Cirque: A Space Odyssey
Program
Richard Strauss Introduction to Also Sprach Zarathustra (2 mins)
Peter Boyer Silver Fanfare from On Music's Wings (4 mins)
Claude Debussy/orch. André Caplet Clair de lune (5 mins)
Jeff Tyzik Galileo (6 mins)
Mary Howe Stars (4 mins)
Bart Howard Fly Me to the Moon (3 mins)
Jeff Tyzik Lift Off (5 mins)
Mary Howe Stars (4 mins)
John Williams Flying Theme from E.T.: the Extra-Terrestrial (4 mins)
Jerry Goldsmith End Title from Star Trek the Motion Picture (4 mins)
John Williams The Imperial March from Star Wars (5 mins)
Michael Giacchino Jyn Erso & Hope Suites from Rogue One: A Star Wars Story (6 mins)
Robert Wendel Flintstones Meet the Jetsons (4 mins)
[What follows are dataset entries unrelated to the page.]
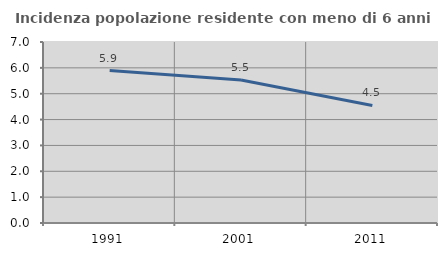
| Category | Incidenza popolazione residente con meno di 6 anni |
|---|---|
| 1991.0 | 5.897 |
| 2001.0 | 5.529 |
| 2011.0 | 4.545 |
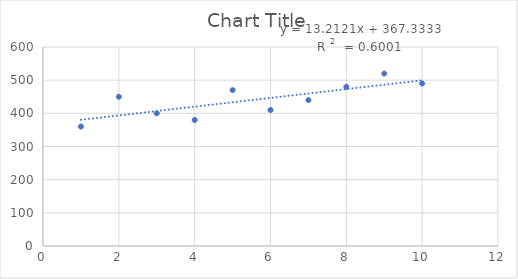
| Category | Series 0 |
|---|---|
| 1.0 | 360 |
| 2.0 | 450 |
| 3.0 | 400 |
| 4.0 | 380 |
| 5.0 | 470 |
| 6.0 | 410 |
| 7.0 | 440 |
| 8.0 | 480 |
| 9.0 | 520 |
| 10.0 | 490 |
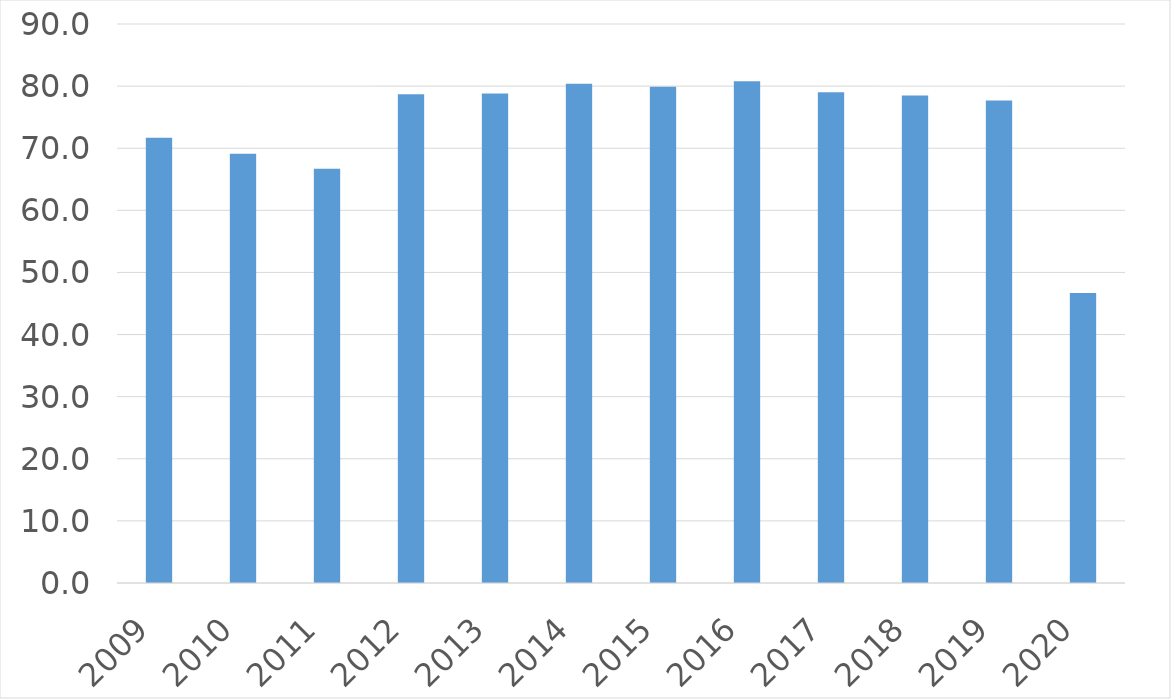
| Category | Series 0 |
|---|---|
| 2009 | 71.7 |
| 2010 | 69.1 |
| 2011 | 66.7 |
| 2012 | 78.7 |
| 2013 | 78.8 |
| 2014 | 80.4 |
| 2015 | 79.9 |
| 2016 | 80.8 |
| 2017 | 79 |
| 2018 | 78.5 |
| 2019 | 77.7 |
| 2020 | 46.7 |
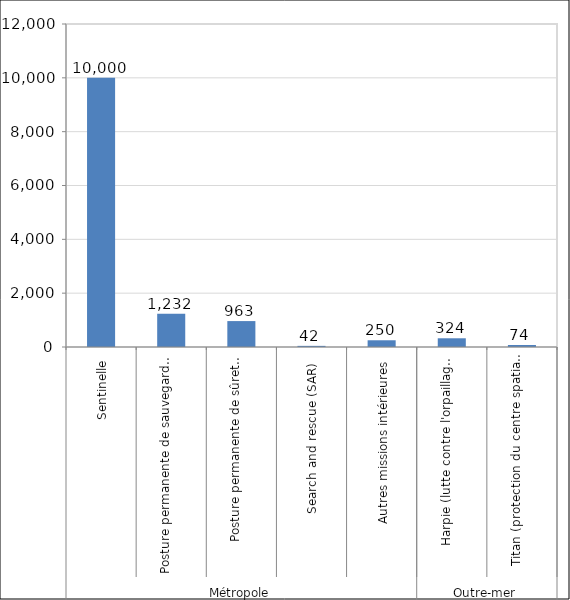
| Category | Effectif  |
|---|---|
| 0 | 10000 |
| 1 | 1232 |
| 2 | 963 |
| 3 | 42 |
| 4 | 250 |
| 5 | 324 |
| 6 | 74 |

Michael Giacchino Into Darkness Suite from Star Trek (7 mins)
Featuring
Program Notes
When the Voyager space probes were launched in 1977, they each carried an identical golden phonograph record—an intergalactic time capsule that distills what it means to be human for any alien life-form that might intercept it. Alongside the analog-encoded images, nature sounds, and greetings in 55 languages, these discs include over two dozen musical tracks spanning eras and cultures, from Bach’s Well-Tempered Clavier to Chuck Berry’s “Johnny B. Goode.” Who knows what the aliens will make of it all. But to us, the message is clear: creative expression is just as fundamental to our humanity as our yen for exploration and fascination with the cosmos.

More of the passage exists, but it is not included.